So I've been playing around with raw WSGI, cgi.FieldStorage and file uploads. And I just can't understand how it deals with file uploads.
At first it seemed that it just stores the whole file in memory. And I thought hm, that should be easy to test - a big file should clog up the memory!.. And it didn't. Still, when I request the file, it's a string, not an iterator, file object or anything.
I've tried reading the cgi module's source and found some things about temporary files, but it returns a freaking string, not a file(-like) object! So... how does it fscking work?!
Here's the code I've used:
import cgi
from wsgiref.simple_server import make_server
def app(environ,start_response):
start_response('200 OK',[('Content-Type','text/html')])
output = """
<form action="" method="post" enctype="multipart/form-data">
<input type="file" name="failas" />
<input type="submit" value="Varom" />
</form>
"""
fs = cgi.FieldStorage(fp=environ['wsgi.input'],environ=environ)
f = fs.getfirst('failas')
print type(f)
return output
if __name__ == '__main__' :
httpd = make_server('',8000,app)
print 'Serving'
httpd.serve_forever()
Thanks in advance! :)
Inspecting the cgi module description, there is a paragraph discussing how to handle file uploads.
If a field represents an uploaded file, accessing the value via the value attribute or the
getvalue()
method reads the entire file in memory as a string. This may not be what you want. You can test for an uploaded file by testing either the filename attribute or the file attribute.
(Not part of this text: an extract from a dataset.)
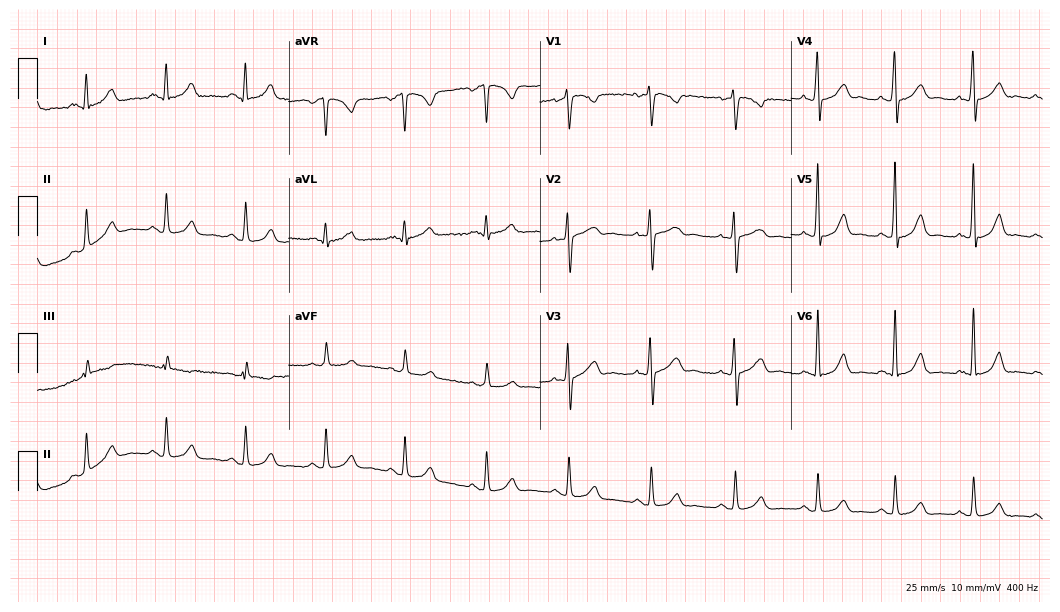
Standard 12-lead ECG recorded from a 35-year-old woman. Read as a normal ECG.
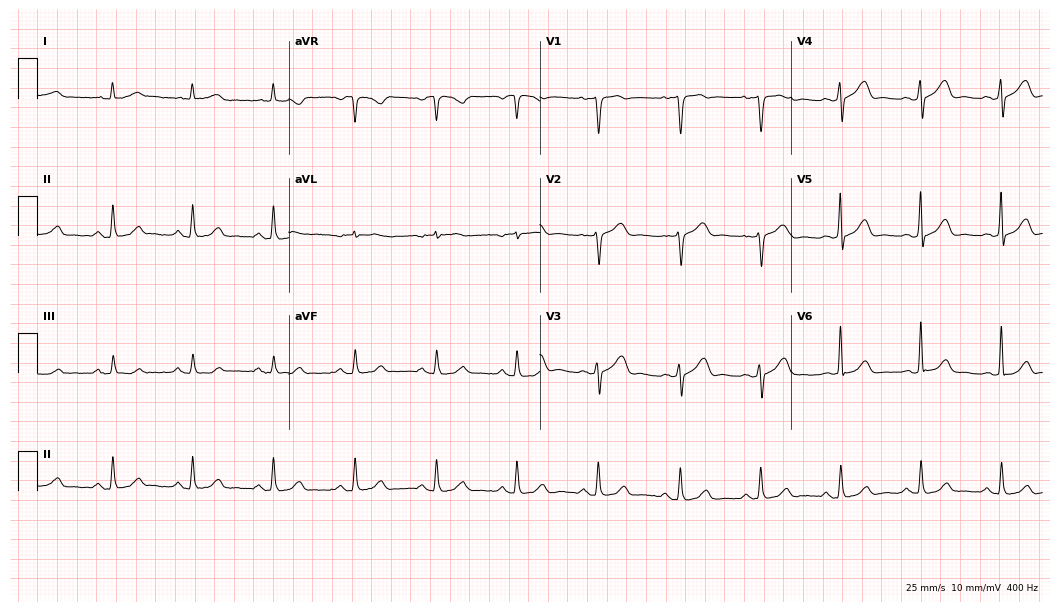
ECG (10.2-second recording at 400 Hz) — an 80-year-old male. Labelled as a normal ECG.

You can then read the data at leisure from the file attribute:
fileitem = form["userfile"]
if fileitem.file:
# It's an uploaded file; count lines
linecount = 0
while 1:
line = fileitem.file.readline()
if not line: break
linecount = linecount + 1
Regarding your example, getfirst()
is just a version of getvalue()
.
try replacing
f = fs.getfirst('failas')
with
f = fs['failas'].file
This will return a file-like object that is readable "at leisure".